🔴🔴🔴 fix: skip `clean_up_tokenization` for BPE tokenizers in `PreTrainedTokenizerFast` (#44915)
* fix: skip clean_up_tokenization for BPE tokenizers
clean_up_tokenization applies BERT-era string replacements (` .` → `.`,
` !` → `!`, etc.) that are destructive for BPE tokenizers where spaces
are encoded as part of tokens. This adds a guard that skips the cleanup
when the backend model is BPE and emits a warning_once suggesting the
user set clean_up_tokenization_spaces=False.
Fixes #35175
* test: add test for BPE tokenizer skipping clean_up_tokenization
Verifies that BPE tokenizers preserve spaces before punctuation
even when clean_up_tokenization_spaces=True.
* fix: update tests to expect BPE cleanup skip
clean_up_tokenization is always skipped for BPE tokenizers, even when
explicitly requested, because the cleanup is fundamentally wrong for
BPE (it strips legitimate spaces that are part of the token encoding).
Users who need those string replacements can call
clean_up_tokenization() directly.
Updated test_tokenization_utils.py to expect preserved spacing for
GPT-2 (BPE). Added test in test_tokenization_fast.py verifying the
guard works with an explicit True parameter.
* fix: move BPE test to correct class, use clean roundtrip text
Move test_bpe_tokenizer_skips_clean_up_tokenization_spaces to
PreTrainedTokenizationFastTest (which has bytelevel_bpe_model_name).
Update test_clean_up_tokenization_spaces to use normal text without
artificial WordPiece artifacts — BPE roundtrip preserves originals.
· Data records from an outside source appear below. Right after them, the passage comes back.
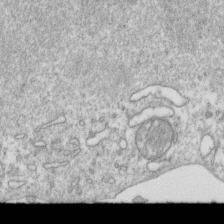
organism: Mouse
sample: Activated OT-1 CD8+ T cells
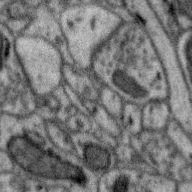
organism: Zebra finch
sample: Brain
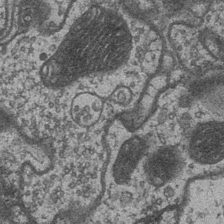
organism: Drosophila
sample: Optic medulla
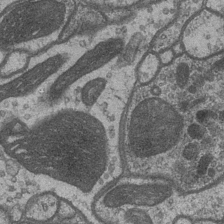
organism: Drosophila
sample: Optic medulla
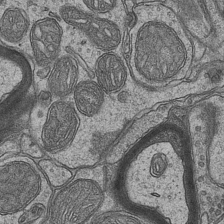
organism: Mouse
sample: CA1 Hippocampus
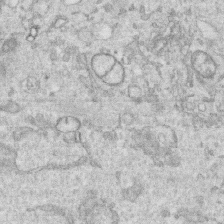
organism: Human
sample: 1205lu cells
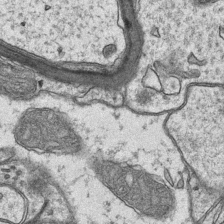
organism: Mouse
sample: CA1 Hippocampus
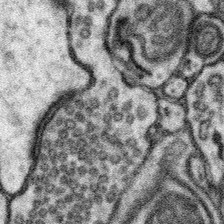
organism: Mouse
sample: Somatosensory cortex neuropil
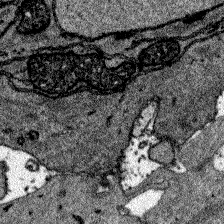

* fix: add leading space to test string for ByteLevel BPE prefix
ByteLevel BPE tokenizers prepend a space during encoding. Use
" Hello world." so the roundtrip matches exactly.
* feat: add escape hatch for BPE cleanup override
Add clean_up_tokenization_spaces_even_though_its_wrong_for_bpe flag
so users who rely on the old behavior can opt back in. The warning
message now mentions this flag. Added test for the override path.
* test: add llama 3 regression test for BPE clean_up_tokenization_spaces skip
Loads the real Meta-Llama-3-8B tokenizer so the test exercises the actual
shipped config (`clean_up_tokenization_spaces=True` + BPE backend) — locks
in the fix against future reverts. Marked @slow so it only runs under
RUN_SLOW=1, consistent with other gated-repo tokenizer tests in this class.